In Portland, they marched through the Main Post Office downtown, chanted, ate birthday cake, and listened to postal defenders— including Benjamin Franklin, the first postmaster general in 1775.

“The postal service is under assault,” proclaimed Franklin (aka Ben Poe). “Over 100,000 good union jobs have been lost in the past 10 years as post offices and mail processing plants have been cut and closed. Mail is being delayed.  Six day delivery and at-the-door delivery are on the chopping block.”

Franklin said the postal service is not broke, and that the agenda of the 1% and their friends in Congress is to cripple the institution to soften it up for union busting and privatization.

“The USPS is a $67 billion annual business with over $100 billion surplus in its pension and retiree health benefit funds, over 30,000 post offices and 200,000 vehicles,” he said. “We’re facing a huge transfer of public wealth to Wall Street investors.”

The Postal Service was established by the Second Continental Congress in 1775, making it one year older than the United States.

“For more than two centuries it has been the government agency that interacts the most with the American people,” said David Yao, vice president of the Greater Seattle Area Local of the American Postal Workers Union (APWU), at a Postal Heritage Day rally at Seahurst Park in Burien, Washington.

“U.S. post offices are anchors of our communities all across the country, and postal workers are the public servants Americans encounter on a daily basis,” Yao said. “Our public postal service must be protected as a public service, a public asset, and a national treasure.”

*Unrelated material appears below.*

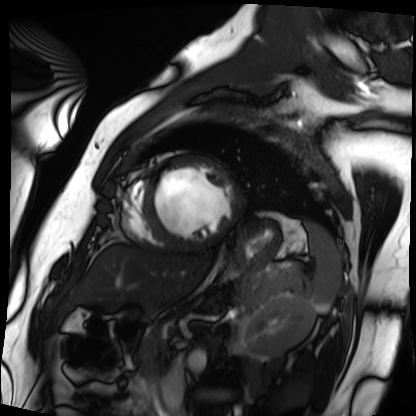
modality: cardiac MRI
cohort: patient

Recent small victories in the struggle to save the postal service have included a one year moratorium on mail plant closures and a National Labor Relations Board charge against the USPS to stop outsourcing postal retail jobs to Staples Office Supply stores.

Postal unions—APWU, the National Postal Mail Handlers Union, the National Association of Letter Carriers and the National Association of Rural Letter Carriers—have called on President Obama to declare July 26 Postal Heritage Day.